*AVAILABLE DATA*:

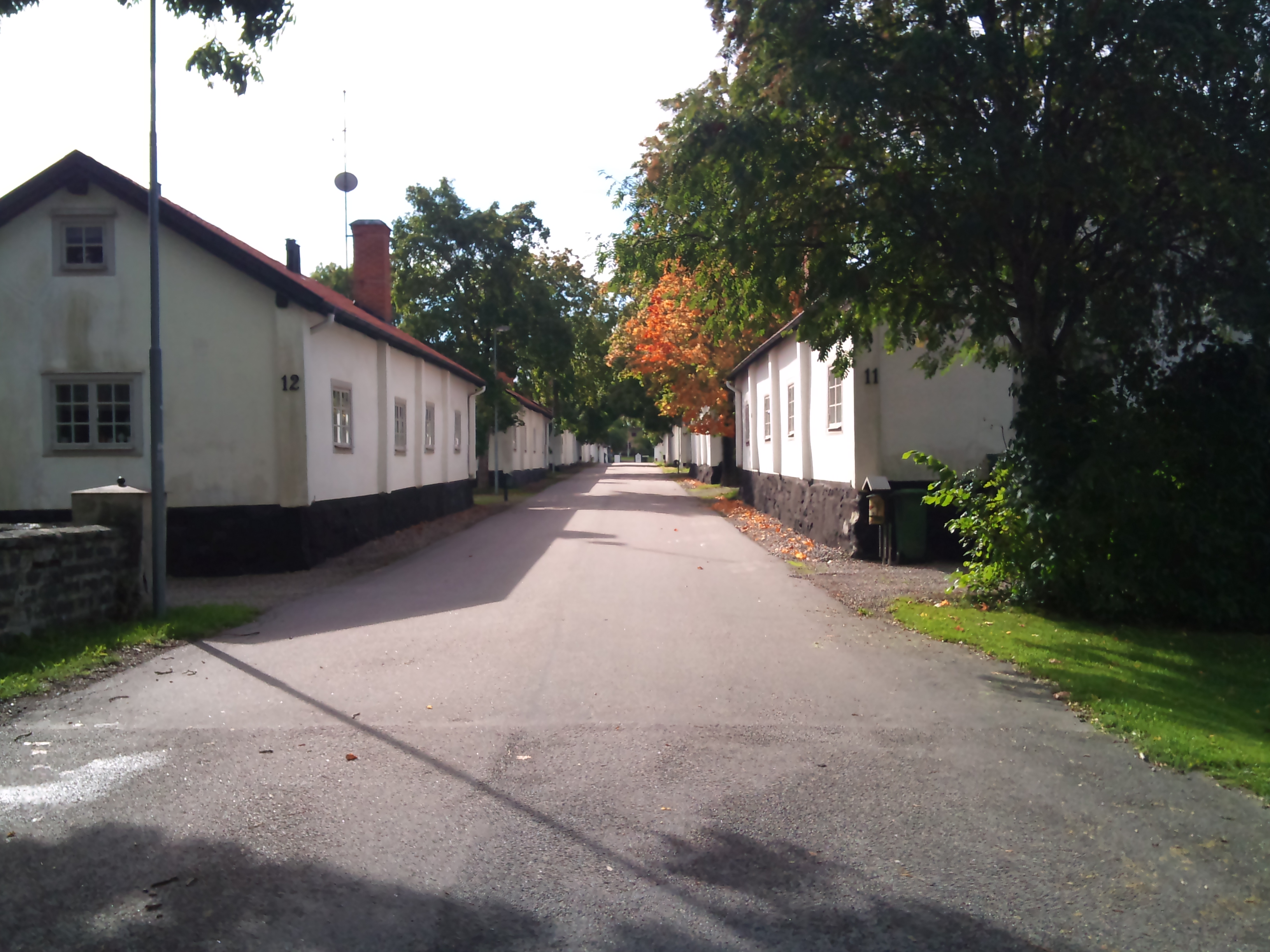 Nygatan i Söderfors. Riktning mot herrgården.
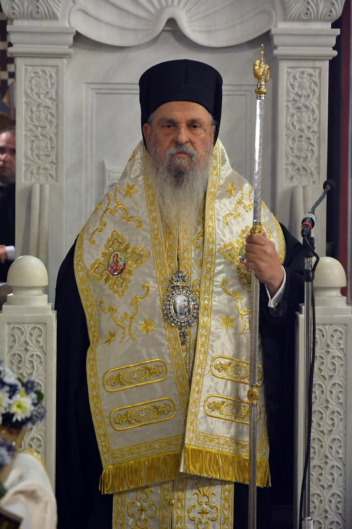 Ο μακαριστός Μητροπολίτης Λαρίσης και Τυρνάβου Ιγνάτιος Α'
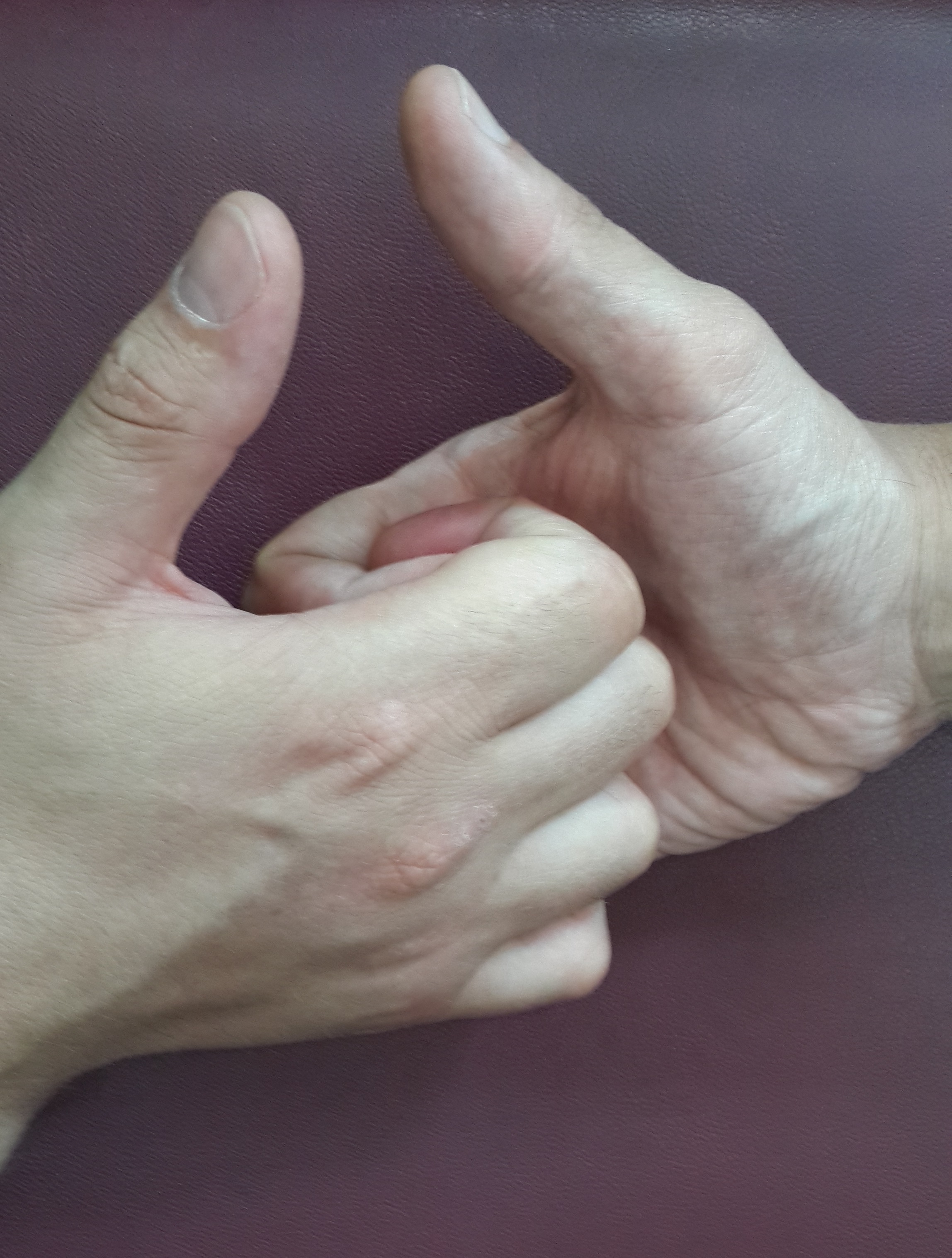 Position initiale

*ASSIGNMENT*: Leave every picture out and print exactly the lines from the one that contains "Ο μακαριστός Μητροπολίτης" through the last line of the material above.

*ANSWER TO THIS TASK*:
 Ο μακαριστός Μητροπολίτης Λαρίσης και Τυρνάβου Ιγνάτιος Α'
 Position initiale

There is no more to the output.